Floating point representation

The number of bits in the exponents represent the scale/range of numbers we can represent
The number of bits in the mantissa represents the precision of numbers we can represent
Because of the exponent $\times$ fraction format, there is inevitably bigger gaps in between large numbers than smaller numbers
Representation of fp32

Bits assignments, range, and granularity

float32: 1 bit sign, 8 bits exponent, 23 bits mantissa; range: $2^{- 126} \approx 1.8 \times 1 0^{- 38}$ to $2^{127} (1 + (1 - 2^{- 23})) \approx 3.4 \times 1 0^{38}$
bfloat16: 1 bit sign, 8 bits exponent, 7 bits mantissa; range: $2^{- 126} \approx 1.8 \times 1 0^{- 38}$ to $2^{127} (1 + (1 - 2^{- 7})) \approx 3.389 \times 1 0^{38}$ (more range, less granular)
FP16: 1 bit sign, 5 bits exponent, 10 bits mantissa; range: $2^{- 14} \approx 6.1 \times 1 0^{- 5}$ to $2^{15} (1 + (1 - 2^{- 10})) = 65504$ (less range, more granular)
FP8 (E4M3): 1 bit sign, 4 bits exponent, 3 bits mantissa; range: $2^{- 6} = 0.015625$ to $2^{8} (1 + (1 - 2^{- 2})) \approx 448$ .
- *WARNING: E4M3’s dynamic range is extended by not representing infinities and having only one mantissa bit-pattern for NaNs.
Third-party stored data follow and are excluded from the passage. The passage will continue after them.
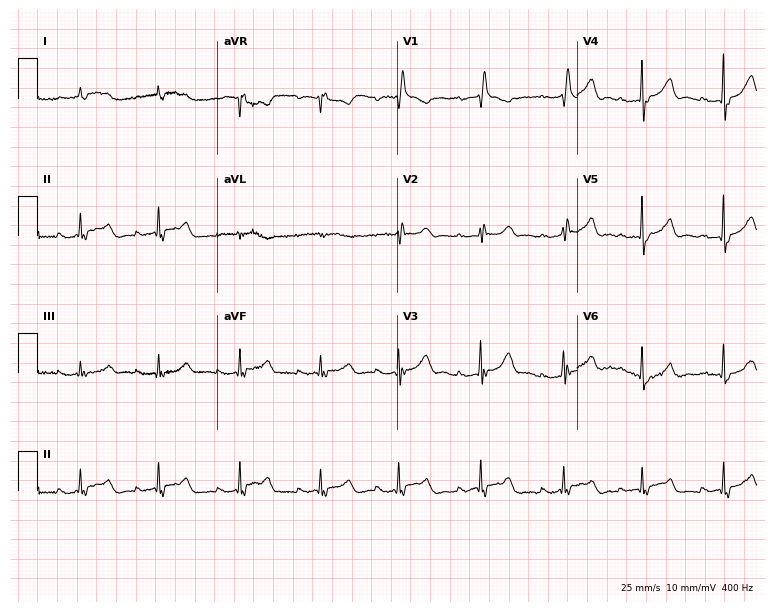
12-lead ECG from an 82-year-old man (7.3-second recording at 400 Hz). Shows first-degree AV block.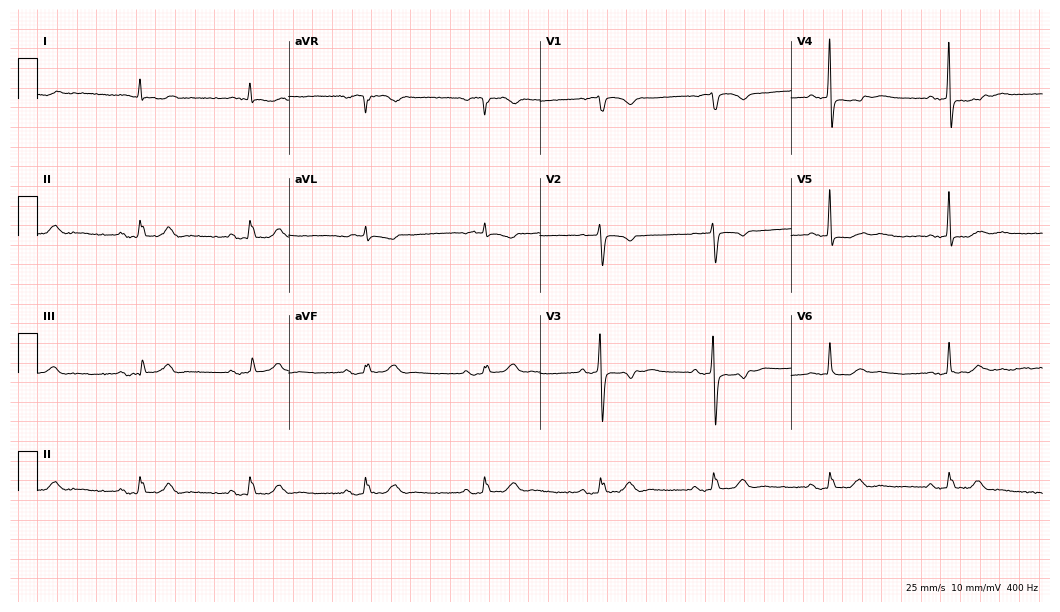
ECG — a female patient, 78 years old. Screened for six findings — first-degree AV block, right bundle branch block (RBBB), left bundle branch block (LBBB), sinus bradycardia, atrial fibrillation (AF), sinus tachycardia — none is recorded. Other findings, if any, are not listed.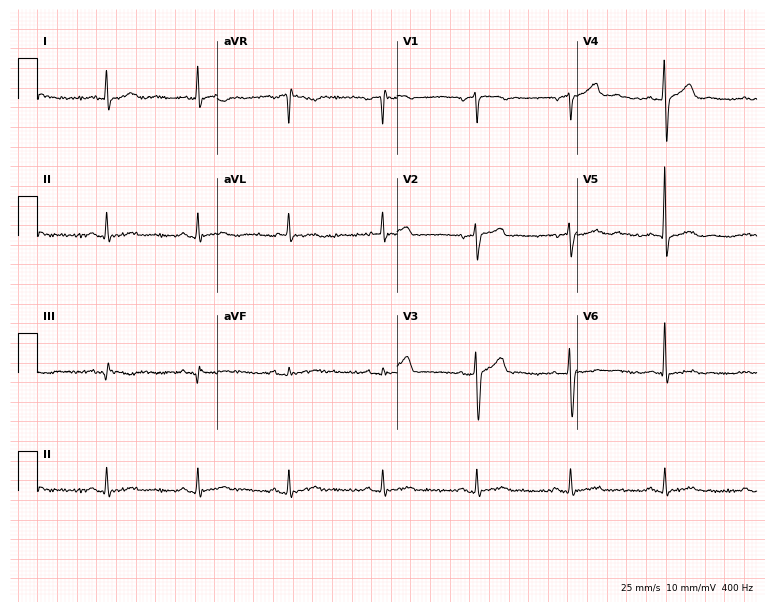
12-lead ECG from a 60-year-old male patient (7.3-second recording at 400 Hz). No first-degree AV block, right bundle branch block (RBBB), left bundle branch block (LBBB), sinus bradycardia, atrial fibrillation (AF) or sinus tachycardia recorded for this tracing. Findings outside these six are not listed.

Greater range achieved is much more useful than supporting multiple encodings for the special values
FP8 (E5M2): 1 bit sign, 5 bits exponent, 2 bits mantissa; range: $2^{- 14} \approx 6.1 \times 1 0^{- 5}$ to $2^{15} (1 + (1 - 2^{- 2})) = 57344$
Converting from fp32 to bfloat16 is easy: the exponent is kept the same and the significand is rounded or truncated from 24 bits to 8; hence overflow and underflow are not possible in the ki conversion.

In bf16, $282 + 1 = 284$
Because of this lack of precision, multiple sums can lead to overlfow in bf16, which wouldn’t happen in fp16 or fp32.

$S$ = sign bit, $E$ = exponent bits, $M$ = fraction or mantissa bits
Value = $(- 1)^{S} \times 2^{E - exponent bias} \times (1. M)$ (in most cases, special values apply e.g. zero and infinity)
exponent bias = $2^{E - 1} - 1$

To adequately represent values below 1, the exponent is encoded using an offset-binary representation, with the offset usually equal to $2^{E - 1} - 1$ (middle of the representable range), also called exponent bias. Equal to 127 for fp32 and 15 for fp16.
$E_{e ff ec t i v e} = E - exponent bias$
For fp16,
- Exponent bias = $0111 1_{2}$ =15
- $E_{min} = 0000 1_{2} - 0111 1_{2} = - 14$
- $E_{ma x} = 1111 0_{2} - 0111 1_{2} = 15$
- $E = 0000 0_{2}$ and $E = 1111 1_{2}$ are special cases.
  - When using $E = 0000 0_{2}$ , we go into SUBNORMAL REGIME and the equation changes, the smallest positive value in this regime is $2^{- 14} \times (0 + 2^{- 10}) = 2^{- 24} \approx 5.96 \times 1 0^{- 8}$
- Thus, the minimum positive normal value is $2^{- 14} \approx 6.1 \times 1 0^{- 5}$
- The maximum positive normal value (excluding infinity) is $2^{15} \times (1 + \frac{1023}{1024}) = 65504$

When training in fp16, Maximum normalized value is 65,504 and minimum normalized is 2-14= ~6.10e-5. We need to prevent underflow!
AMP/fp16 may not work for every model! For example, most bf16-pretrained models cannot operate in the fp16 numerical range of max 65504 and will cause gradients to overflow instead of underflow. In this case, the scale factor may decrease under 1 as an attempt to bring gradients to a number representable in the fp16 dynamic range. While one may expect the scale to always be above 1, our GradScaler does NOT make this guarantee to maintain performance.
Loss scaling to shift gradient values in representable range of fp16
- 1. Maintain a primary copy of weights in FP32.
1. For each iteration:
  1. Make an FP16 copy of the weights.
  2. Forward propagation (FP16 weights and activations).
  3. Multiply the resulting loss with the scaling factor S.
  4. Backward propagation (FP16 weights, activations, and their gradients).
  5. Multiply the weight gradient with 1/S.
  6. Complete the weight update (including gradient clipping, etc.).